Прошлое течет из детства редкой цепочкой этих вспышек, соединяющей жизнь в одно целое и похожей на круг кровообращения, связывающий миллиарды таких различных клеток. Из детства и юности, когда эти огни только и рождаются, до старости, когда человек реже оглядывается кругом, занятый воспоминаниями, попытками собрать, оправдать и объяснить прошлое; до смерти, когда человек закрывает глаза, чаще всего обессиленный и вынужденный признать бесполезность всех этих попыток. Один круг кровообращения воспоминаний — это и есть жизнь.
Павлов шел медленно, поддерживая рукой саблю в ножнах. Потом он сидел на Мотькиной койке и что-то рассказывал нам. Я помню одно в его рассказе — как по пути с фронта в Бродицы ушел домой последний его солдат, одноногий пулеметчик.
— Это были его родные места, — говорил Павлов. — Сгоревшая усадьба, где уцелела лишь печная труба, и село, где тоже сохранились только трубы. А кругом дикое поле — бурьян.
Он и тогда, в Бродицах, и потом часто повторял эти слова: «дикое поле».
— Две женщины пашут. Старая вместо коня, помоложе за сохой. Полоска пахоты среди бурьяна. Мы отдали коня пулеметчику. Он заковылял с пригорка, ведя коня под уздцы. Бурьян был по пояс…
Почему-то вспомнился лоскуток голубого шелка, отпоротого от знамени тетей Женей, может быть и сейчас валяющийся в углу гостиной. Стало жаль ту птицу — тоже на деревяшке, которую я несправедливо обозвал бабой-ягой. А после стало жаль себя — так и не сделал я воздушного змея, а какой прекрасный был бы змей. И вообще, кажется, я не запустил в жизни ни одного настоящего матерчатого змея.
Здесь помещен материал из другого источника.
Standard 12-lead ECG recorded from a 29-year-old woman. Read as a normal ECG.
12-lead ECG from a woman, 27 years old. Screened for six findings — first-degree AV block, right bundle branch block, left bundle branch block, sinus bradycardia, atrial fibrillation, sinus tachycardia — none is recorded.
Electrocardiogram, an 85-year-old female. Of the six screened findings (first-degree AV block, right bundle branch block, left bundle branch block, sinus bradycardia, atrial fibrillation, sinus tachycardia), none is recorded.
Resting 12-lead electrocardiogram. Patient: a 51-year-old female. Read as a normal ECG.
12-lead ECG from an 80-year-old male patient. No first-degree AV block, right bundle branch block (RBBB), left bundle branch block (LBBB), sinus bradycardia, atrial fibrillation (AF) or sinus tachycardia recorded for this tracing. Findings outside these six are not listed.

И голубей не гонял.
Люди часто острее запоминают не годы, когда жизнь их была до предела полна, а те, из которых они вышли с неутоленной жаждой, — ее уже невозможно утолить, как нельзя напиться воды из ключа, возникающего в мираже.
Может быть, думаю я сейчас, именно там, на пригорке, над пожарищем усадьбы, сожженной крестьянами, и пожарищем села, сожженного белыми карателями, как сожгли они избу, где были заперты родные Мотьки, там Павлов и решил, что через дикое поле есть только два пути: за сохой — той черной полоской пахоты — и с оружием.
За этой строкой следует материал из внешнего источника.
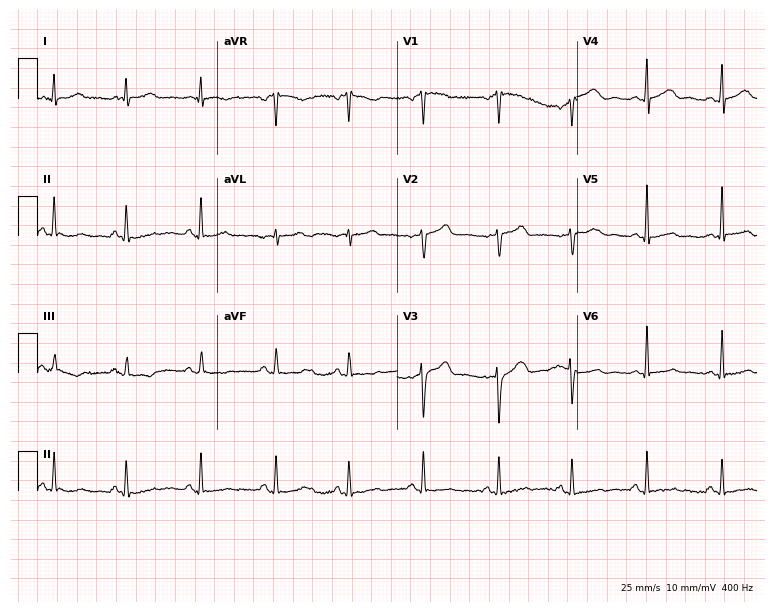
Standard 12-lead ECG recorded from a 49-year-old female patient. None of these six findings is recorded: first-degree AV block, right bundle branch block, left bundle branch block, sinus bradycardia, atrial fibrillation, sinus tachycardia.
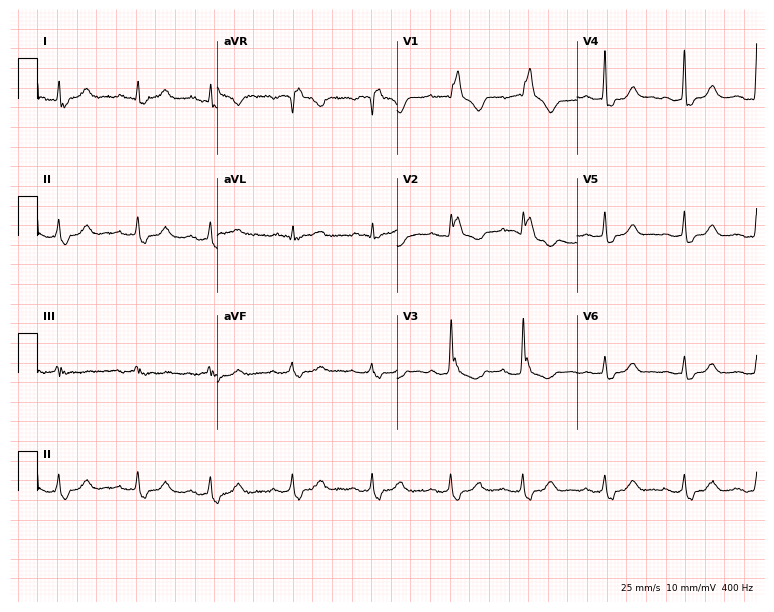
12-lead ECG from a female, 64 years old (7.3-second recording at 400 Hz). Shows right bundle branch block.
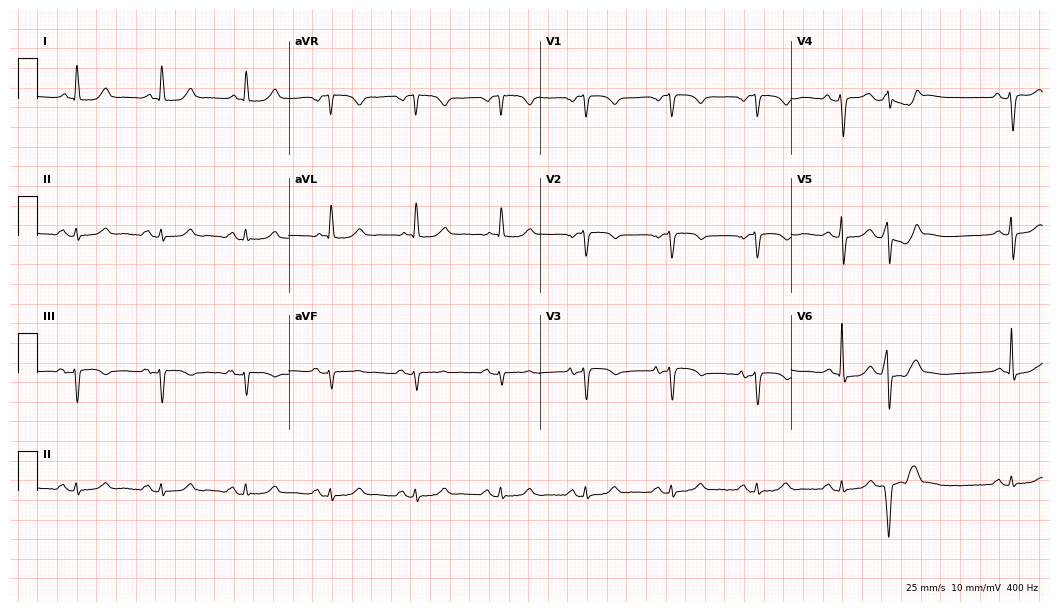
12-lead ECG from a woman, 77 years old (10.2-second recording at 400 Hz). No first-degree AV block, right bundle branch block (RBBB), left bundle branch block (LBBB), sinus bradycardia, atrial fibrillation (AF) or sinus tachycardia recorded for this tracing. Findings outside these six are not listed.
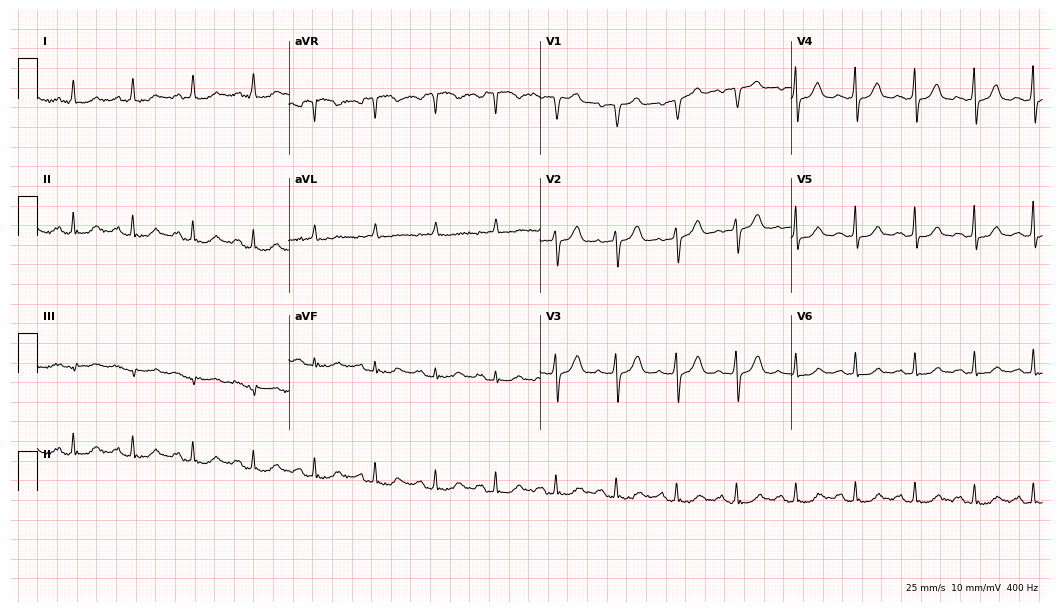
Resting 12-lead electrocardiogram (10.2-second recording at 400 Hz). Patient: a female, 57 years old. None of these six findings is recorded: first-degree AV block, right bundle branch block, left bundle branch block, sinus bradycardia, atrial fibrillation, sinus tachycardia. Other findings, if any, are not listed.
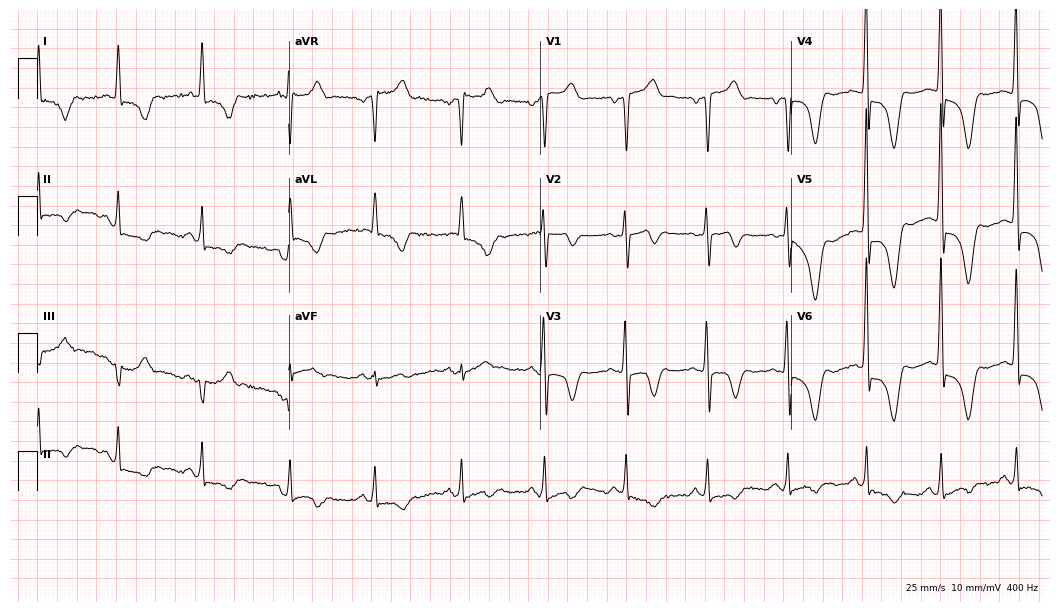
Standard 12-lead ECG recorded from a 55-year-old man. None of these six findings is recorded: first-degree AV block, right bundle branch block, left bundle branch block, sinus bradycardia, atrial fibrillation, sinus tachycardia. Other findings, if any, are not listed.

Оружие дает право не смотреть по сторонам и право оплачивать каждый шаг своей кровью, не оставаясь в долгу перед миром.
…Я очень болен. Ночь — самое тяжелое время в больнице. В палате кто-то стонет. Жарко и душно — нечем дышать. Я лежу у окна, по которому барабанят дождевые капли, и знаю, что если подвинуться, — хотя это больно и трудно, все-таки заставить себя подвинуться, — можно надышаться влажным холодным воздухом. Он проникает сквозь рамы тоненькой струйкой, даже, кажется, журчит.
Осенью живая природа разделяется на атомы, чтобы так — в воздухе, в воде — пережить холода, а весной половодьем разлиться по земле и снова собраться в листву, травы, цветы. Запах осени — это запах самой природы. Осенью она проникает в такие места, о которых летом, в счастье цветения, и не вспомнит. Летом живая природа поглощена сама собой, охвачена «нарциссизмом», осенью она пропитывает землю, камни, воздух — неживое, из которого когда-то произошла, как бы сама уходит в свое детство.
Если этот ручеек воздуха, к которому я дотянулся все-таки, действительно журчит, то он журчит воспоминаниями, тихо, не больно.
И чаще всего вспоминаются те, кого уже нет на свете. Ведь мертвые не имеют другой возможности жить, как только в нашей памяти. Если человек позволил своей душе оледенеть, вместе с его теплом, которому только он хозяин, погибают и его мертвые — их тепло, необходимое миру, и их право на бессмертие.
Если позволить душе оледенеть… Светятся сквозь лед времени жизни близких, выстраданное ими, лица их — как живые, но неживые ведь — и твое прошлое тоже.